Échange croisé « pic du pétrole »

Le 2 octobre 2013, une dizaine de représentants des associations membres d’Associations 21 ont auditionné Patrick Brocorens, président d’ASPO Belgique, concernant la consultation publique lancée par le Parlement Wallon sur le pic du pétrole, et pour laquelle nos contributions sont attendues pour le 15 décembre 2013. Explications et débat.

Contexte de la consultation publique

En 2008, Patrick Brocorens et des collègues de l’U-Mons ont écrit à tous les bourgmestres pour qu’ils intègrent le pic du pétrole dans leurs décisions en mettant sur pied des comités locaux ad hoc. Ils souhaitaient ainsi stimuler des actions au niveau local mais finalement l’intérêt est venu du Parlement Wallon: Michel Lebrun y a créé le Comité des pics de production de pétrole et de gaz. Ils ont auditionné divers experts et fait voter une résolution parlementaire qui reconnaît l’importance du pic du pétrole. Ils ont aussi soutenu l’organisation d’un congrès international de l’Association pour l’étude du pic du pétrole (ASPO) en 2011.

En 2008, le prix du pétrole grimpait, c’était dans l’air. Après, ce sujet a été occulté par d’autres. Ce comité existe toujours et l’ASPO leur a suggéré cette enquête publique pour relancer une dynamique. Tous les avis sont bienvenus pour cet exercice d’intelligence collective : c’est plus intéressant qu’organiser une conférence… L’enquête a démarré début 2013, et on peut réagir jusqu’au 15/12/13.

Qu’en est-il du pic du pétrole ?

Premier constat: le grand public est face à des informations contradictoires. Apparemment, on trouve toujours de nouvelles réserves et certains prédisent une baisse des prix. .Les associations essayent de rééquilibrer le débat mais on se sent comme une goutte d’eau dans l’océan; cette enquête se fait dans un contexte peu favorable…

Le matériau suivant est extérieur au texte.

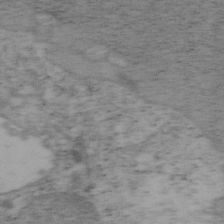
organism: Mouse
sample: OT-I killer T cells with ID8 ovarian cancer cells
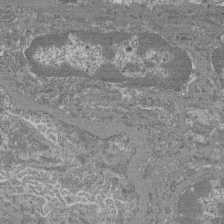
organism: Mouse
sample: Glomerulus
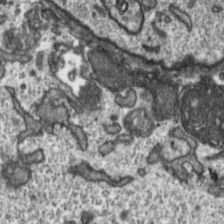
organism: Toxoplasma gondii
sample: Parasites in a vacuole inside a host cell
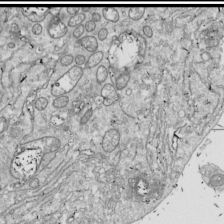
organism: Drosophila
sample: Cell division; meiosis; drosophila spermatocytes
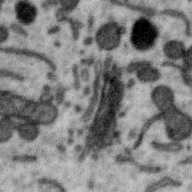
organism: Zebra finch
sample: Brain
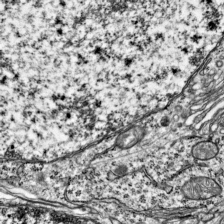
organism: Mouse
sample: Visual Cortex
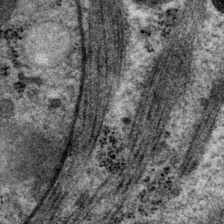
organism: P. pacificus
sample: Pharynx
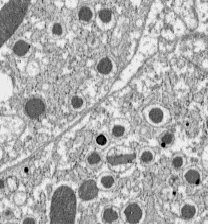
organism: C57BL Mouse
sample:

En effet, admet Patrick Brocorens : les prix fluctuent, tout comme la demande. Depuis 2000, il y a une tendance à la hausse. À court terme, l’analyse n’est pas aisée. Le pic du pétrole n’est pas un événement limité dans le temps. Il s’étire : 150 ans de production / plateau ondulant ou pic écrasé (actuellement) / 150 ans de dégringolade (pronostiquée).

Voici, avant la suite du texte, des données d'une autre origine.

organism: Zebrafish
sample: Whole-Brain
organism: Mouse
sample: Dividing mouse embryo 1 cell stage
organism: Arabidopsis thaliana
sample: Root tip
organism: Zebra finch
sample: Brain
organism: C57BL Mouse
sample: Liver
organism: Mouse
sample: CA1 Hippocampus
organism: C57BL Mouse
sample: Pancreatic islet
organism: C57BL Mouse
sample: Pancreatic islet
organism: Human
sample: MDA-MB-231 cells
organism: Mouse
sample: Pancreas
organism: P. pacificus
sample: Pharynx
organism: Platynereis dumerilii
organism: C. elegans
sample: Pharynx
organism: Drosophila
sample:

Parmi les pays producteurs, on distingue ceux en déclin, ceux qui sont sur le plateau du pic et ceux en croissance qui n’y sont pas encore. Vers 2004, on a vu les prix augmenter fortement, parallèlement au pic du pétrole conventionnel, soit 7/8e de la production mondiale: le pétrole facile. Reste le pétrole plus difficile à extraire qui participe au rebond : huile de schiste, pétrole en haute mer.

Différents scénarios ont été émis. Au niveau global, le pic monte jusque 2020 puis redescend jusque 2035 en plateau ondulant. Le dernier joker mondial est l’Irak qui pourrait ajouter 4,5 millions de barils par jour.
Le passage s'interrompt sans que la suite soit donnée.